* Task to carry out
All of the data, word for word and free of pictures, is the expected result.

* Data segment
--- --- ---
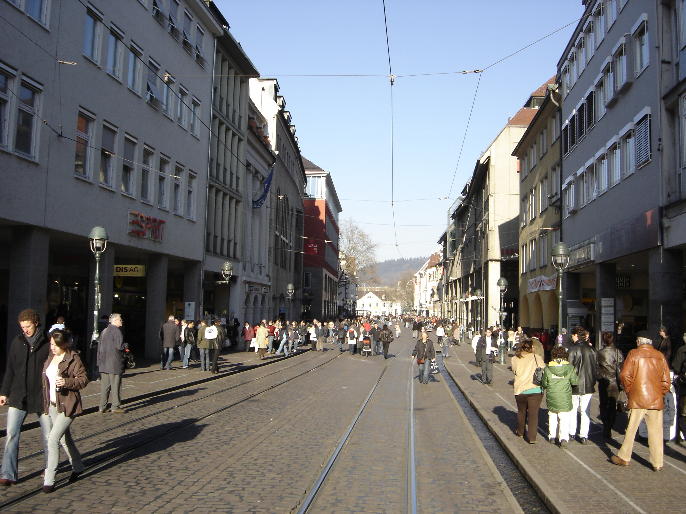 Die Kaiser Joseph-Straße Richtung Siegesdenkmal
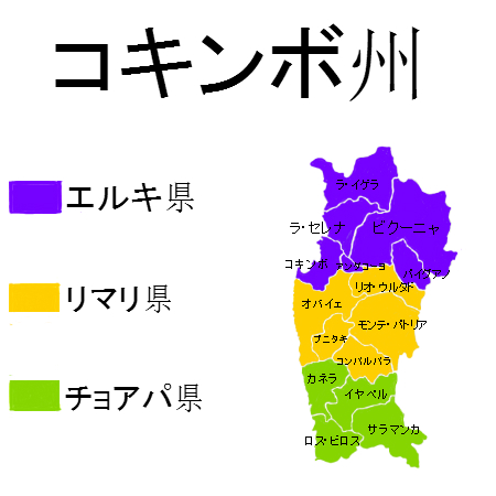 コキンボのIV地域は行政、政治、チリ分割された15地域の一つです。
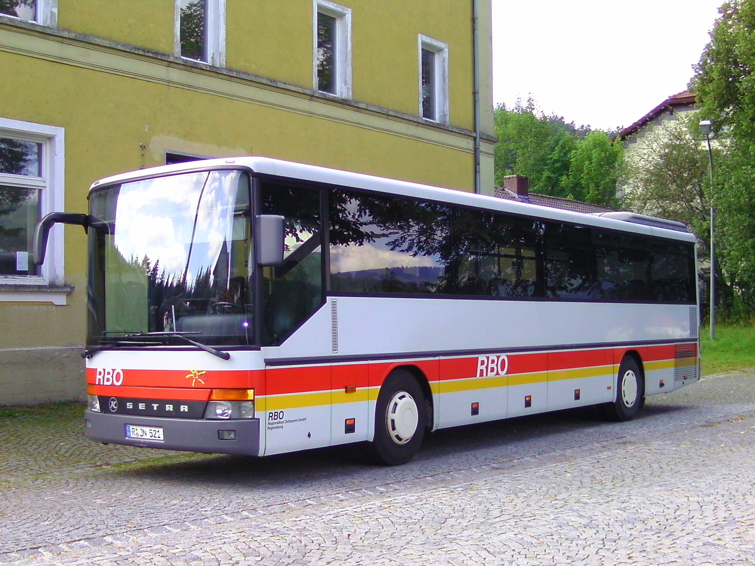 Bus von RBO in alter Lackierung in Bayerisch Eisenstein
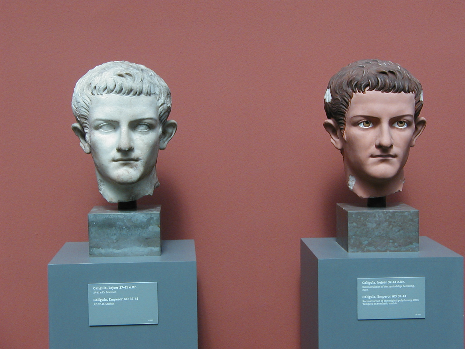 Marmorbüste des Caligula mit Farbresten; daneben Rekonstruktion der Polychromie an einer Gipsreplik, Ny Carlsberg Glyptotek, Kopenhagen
--- --- ---
* Finished task
 Die Kaiser Joseph-Straße Richtung Siegesdenkmal
 コキンボのIV地域は行政、政治、チリ分割された15地域の一つです。
 Bus von RBO in alter Lackierung in Bayerisch Eisenstein
 Marmorbüste des Caligula mit Farbresten; daneben Rekonstruktion der Polychromie an einer Gipsreplik, Ny Carlsberg Glyptotek, Kopenhagen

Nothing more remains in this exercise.